Fig. 2 shows the fuel injector according to the present invention 1 in 5 region of nozzle body with section, wherein only shows important
Region.Cooling group 100 is adjacent to the direction arrangement towards combustion chamber with nozzle binding nut 6.Here, cooling group 100 is at least partly
Ground surrounds nozzle body 5.The nozzle needle 7 that longitudinal direction is movably arranged in nozzle body 5 is invisible in the diagram of Fig. 2.In addition, spray
Emitter body 2, valve body 3 and intermediate plate 4 are also only symbolically shown as black box (Black Box).
There are two feed paths 30, described two feed paths to be used for cooling medium for construction in nozzle binding nut 6
Be transported in cooling group 100 or from cooling 100 export of group: the first feed path 30a is for conveying, and the second feed path 30b
For exporting.It, can also be with here, cooling medium not only can be special cooling medium, and can be the fuel of internal combustion engine
It is the machine oil for internal combustion engine.

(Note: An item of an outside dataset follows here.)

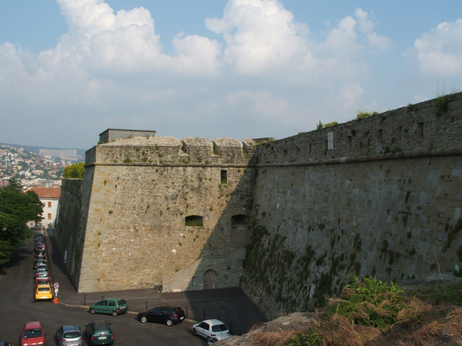 Immagine da Trieste - Castello di San Giusto.

Cooling group 100 includes cooling body 102, cooling ring 101 and cooling cover 103.Cooling body 102 is axially connected to spray
On mouth binding nut 6 and therefore it is hydraulically attached on two feed paths 30.Cooling body 102 on its internal diameter with nozzle body
5 in contact, to obtain good heat transfer.Cooling ring 101 surround cooling body 102 close combustion chamber part and
With multiple cooling ducts flow channel in other words.Cooling cover 103 will cooling group 100 in other words cooling ring 101 relative to week
Collarette border sealing, so that being not in cooling medium leakage.Therefore, cooling cover 103 radially surrounds the arrangement of cooling ring 101.
Cooling group 100 is attached on nozzle binding nut 6 and/or nozzle body 5 by various fixing elements 104,105.?
This, various variant schemes and interconnection technique are possible.
Fig. 3 shows the section of the embodiment of cooling group 100 according to the present invention.Cooling body 102, which has, axially to be abutted
Flange region 102a on to nozzle binding nut 6.In addition, cooling body 102 has intermediate pipeline region 102b and cooling zone
Domain 102c, the cooled region are the regions near combustion chamber of cooling body 102.Here, flange region 102a has cooling
The diameter of the relative maximum of body 102, and cooled region 102c has the relatively minimal diameter of cooling body 102.In cooling body 102
Inside on be configured with transfer surface 102d, the transfer surface and 5 collective effect of nozzle body and be configured as mainly in radial side
Upwards from nozzle body 5 to the heat transfer of cooling ring 101.Here, transfer surface 102d can be as shown in Figure 3 only in cooling
Extend on the periphery of the close combustion chamber of group 100, can also extend in the whole length of cooling group 100.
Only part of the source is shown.